5. **Model Performance**:
   - **Model Fit**: Although the model is statistically significant, the relatively low adjusted R-squared and multicollinearity issues suggest that this model may not provide the most accurate or robust predictions. Future work could involve removing or consolidating some of the highly correlated predictors or exploring alternative models (e.g., regularization techniques such as Ridge or Lasso regression).
   
   - **Residual Analysis**: The high skew and kurtosis values, combined with the significant Omnibus and Jarque-Bera test results, suggest that the residuals are not normally distributed. This violation of the OLS assumption could lead to unreliable estimates and affect the interpretation of the model's coefficients.

### Summary:
- **Significant Predictors**: Latitude, longitude, and `poi_rating` were significant predictors of the number of bikes. Additionally, a few POI categories, such as `Brasseries`, `Bistros`, `Tabernas`, and `Seafood`, had significant positive relationships with the number of bikes, while `Delis` and `Chee Kufta` had significant negative relationships.
- **Model Limitations**: The model's explanatory power is moderate (R-squared = 0.370), but the adjusted R-squared is low (0.156), suggesting that many predictors may not contribute significantly to explaining the variation in the number of bikes. Multicollinearity and non-normal residuals may be affecting the model's performance.
- **Next Steps**: Consider using feature selection or regularization techniques to address multicollinearity and improve the model's predictive accuracy. Additionally, investigating alternative models and transformations for the response variable could yield better insights.
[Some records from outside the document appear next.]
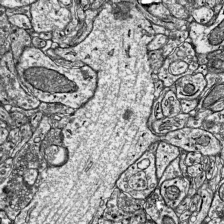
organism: Mouse
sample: Visual Cortex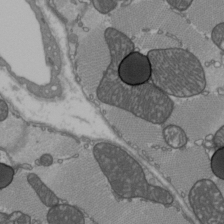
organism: C57BL Mouse
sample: Heart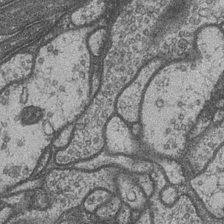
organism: Drosophila
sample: Optic medulla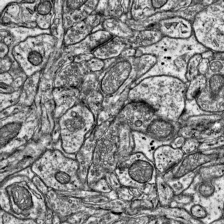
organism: Mouse
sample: Visual Cortex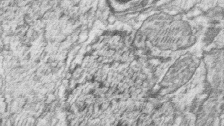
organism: Zebrafish
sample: synaptic ribbons in rod cells and cone cells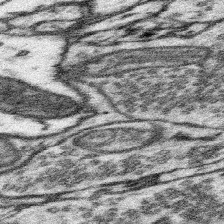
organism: Mouse
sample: Somatosensory cortex neuropil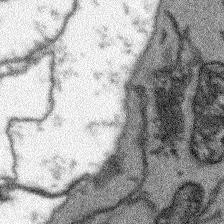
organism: Arabidopsis thaliana
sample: Root tip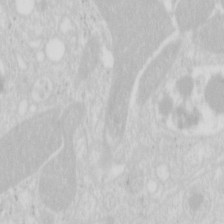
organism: Mouse
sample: Pancreas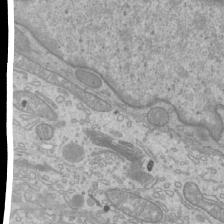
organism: Mouse
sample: Cilia; mouse epididymis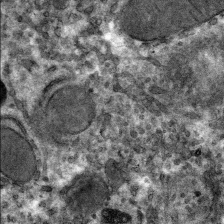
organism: Mouse
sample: Mouse hepatocytes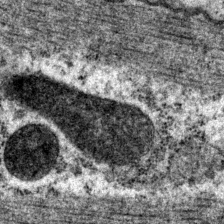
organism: P. pacificus
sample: Pharynx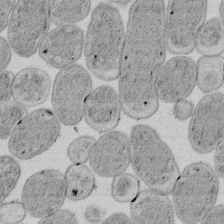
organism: E. coli
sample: Bacterial nucleoid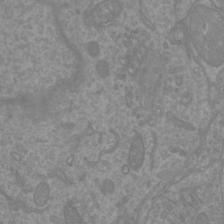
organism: Mouse
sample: Cortical neurons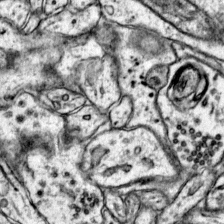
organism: Mouse
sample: Primary visual cortex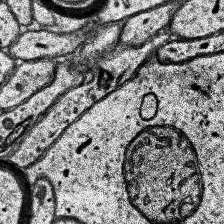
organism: Human
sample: Temporal Lobe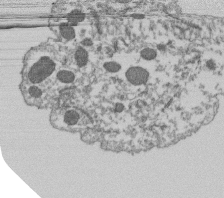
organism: Dictyostelium discoideum
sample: Dictyostelium multivesicular bodies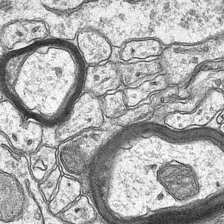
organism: Mouse
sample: CA1 Hippocampus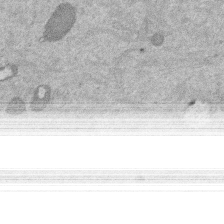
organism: Mouse
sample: Dividing mouse embryo 1 cell stage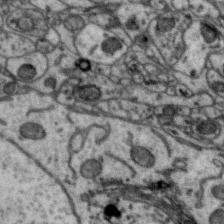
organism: Zebra finch
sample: Brain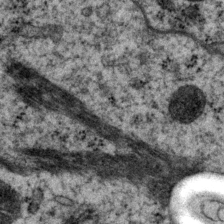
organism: P. pacificus
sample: Pharynx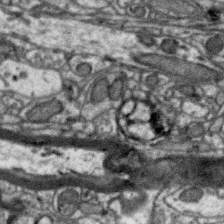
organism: Zebra finch
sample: Brain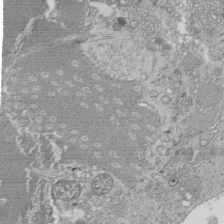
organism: Tetrahymena
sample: Cilia in tetrahymena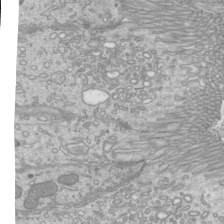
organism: Mouse
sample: Cilia; mouse epididymis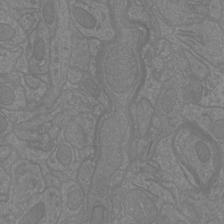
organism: Mouse
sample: Cortical neurons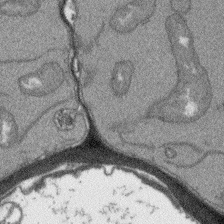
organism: Arabidopsis thaliana
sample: Root tip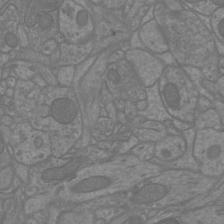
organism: Mouse
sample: Cortical neurons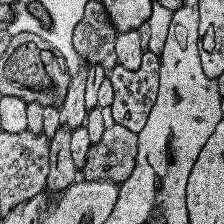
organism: Human
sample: Temporal Lobe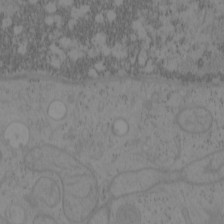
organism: Human
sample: HeLa cells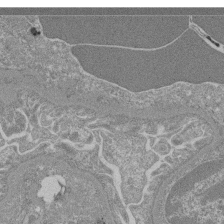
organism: Mouse
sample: Glomerulus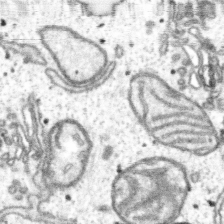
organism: Human
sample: HeLa cells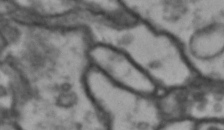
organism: Drosophila
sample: Brain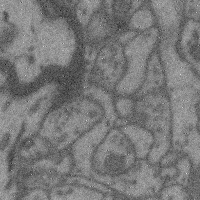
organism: Mouse
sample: Cerebral cortex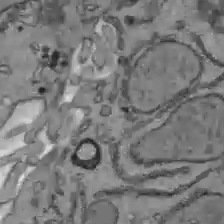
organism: C57BL Mouse
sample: Liver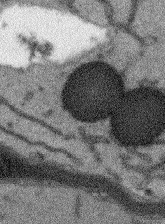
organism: Arabidopsis thaliana
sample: Root tip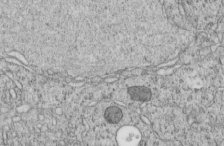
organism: C. elegans
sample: C. elegans embryo early stage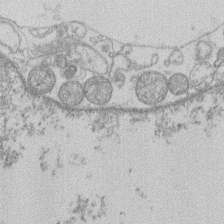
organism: Human
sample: Macrophage cells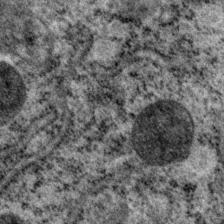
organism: P. pacificus
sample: Pharynx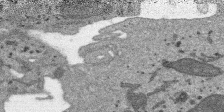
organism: Human
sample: Lung epithelial cells infected with SARS-CoV-2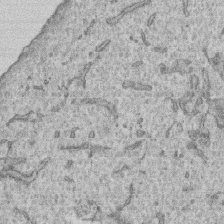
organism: Human
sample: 1205lu cells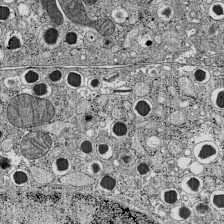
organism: C57BL Mouse
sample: Pancreatic islet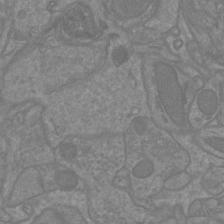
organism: Mouse
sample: Cortical neurons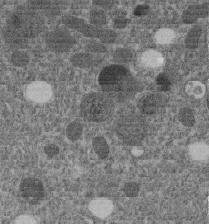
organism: C. elegans
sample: C. elegans embryo early stage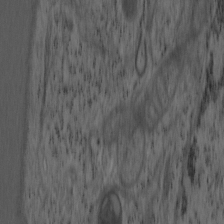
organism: Human
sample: HeLa cells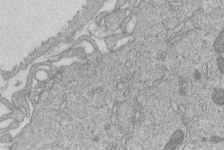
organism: Human
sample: Macrophage cells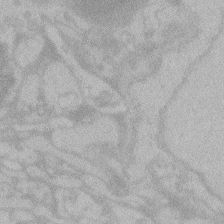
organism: Zebrafish
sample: Macrophage infected with Toxoplasma gondii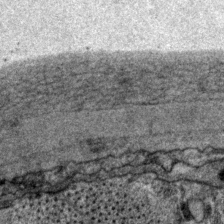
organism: P. pacificus
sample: Pharynx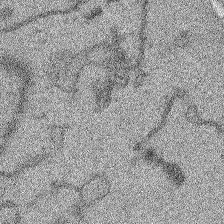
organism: Human
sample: HeLa cells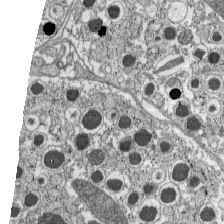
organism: C57BL Mouse
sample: Pancreatic islet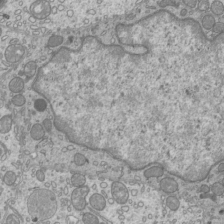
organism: Mouse
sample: Cilia; mouse epididymis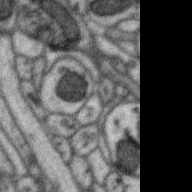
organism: Zebra finch
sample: Brain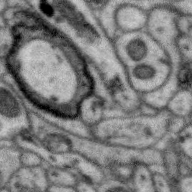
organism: Zebra finch
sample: Brain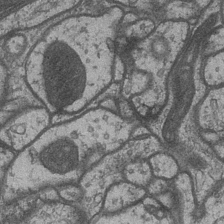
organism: Drosophila
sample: Optic medulla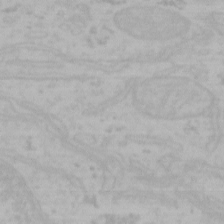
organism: Mouse
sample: Choroid plexus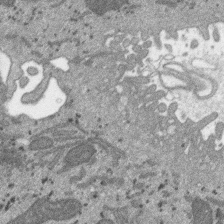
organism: Human
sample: Lung epithelial cells infected with SARS-CoV-2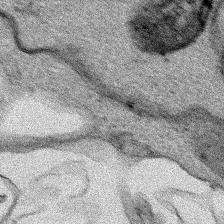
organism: Human
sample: Mitochondria in HCT116 cells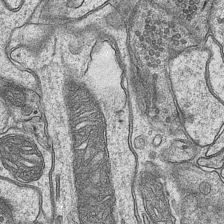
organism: Mouse
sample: CA1 Hippocampus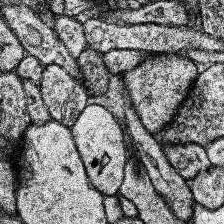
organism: Human
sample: Temporal Lobe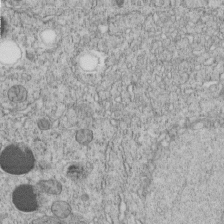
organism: C. elegans
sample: C. elegans embryo early stage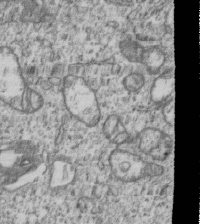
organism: Human
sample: MDA-MB-231 cells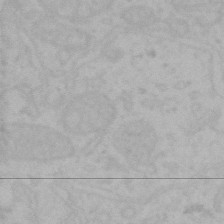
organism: Mouse
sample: Choroid plexus

### Section 4: Convert Regression to Classification Model

#### 4.1. Problem Definition

The goal is to convert the regression model into a classification model. We will create a binary target variable `is_high`, which indicates if the number of bikes is greater than 20.

#### 4.2. Data Preprocessing for Classification

In [27]:
# Create a binary target variable 'is_high'
df['is_high'] = df['number_of_bikes'].apply(lambda x: 1 if x > 20 else 0)

# Define features and target variable
X = df[['poi_rating', 'poi_latitude', 'poi_longitude']]
y = df['is_high']

# Split the data into training and test sets
X_train, X_test, y_train, y_test = train_test_split(X, y, test_size=0.2, random_state=42)

# Standardize the features
scaler = StandardScaler()
X_train = scaler.fit_transform(X_train)
X_test = scaler.transform(X_test)

#### 4.3. Fitting the Logistic Regression Model

In [28]:
# Train the Logistic Regression model
clf = LogisticRegression(random_state=42)
clf.fit(X_train, y_train)

# Use the model to make predictions
y_pred = clf.predict(X_test)

#### 4.4 Evaluating the Classification Model

In [29]:
# Calculate evaluation metrics
accuracy = accuracy_score(y_test, y_pred)
precision = precision_score(y_test, y_pred)
recall = recall_score(y_test, y_pred)
f1 = f1_score(y_test, y_pred)

# Print evaluation metrics
print(f"Accuracy: {accuracy}")
print(f"Precision: {precision}")
print(f"Recall: {recall}")
print(f"F1 Score: {f1}")

Accuracy: 0.8688524590163934
Precision: 0.75
Recall: 0.3
F1 Score: 0.42857142857142855


#### 4.5. Interpretation of Classification Metrics

- **Accuracy**: 87% (the model predicts correctly 87% of the time).
- **Precision**: 75% (75% of predicted positives were correct).
- **Recall**: 30% (the model only identifies 30% of all actual positives).
- **F1 Score**: 0.42 (low due to imbalance between precision and recall).

#### 5. Conclusion

- The regression model shows that `poi_latitude` and `poi_longitude` are significant predictors of the number of bikes, but the model only explains 37% of the variation.
- The logistic regression model provides reasonable accuracy (87%), but recall is low (30%). This suggests that while the model performs well overall, it struggles to identify all instances of high bike availability.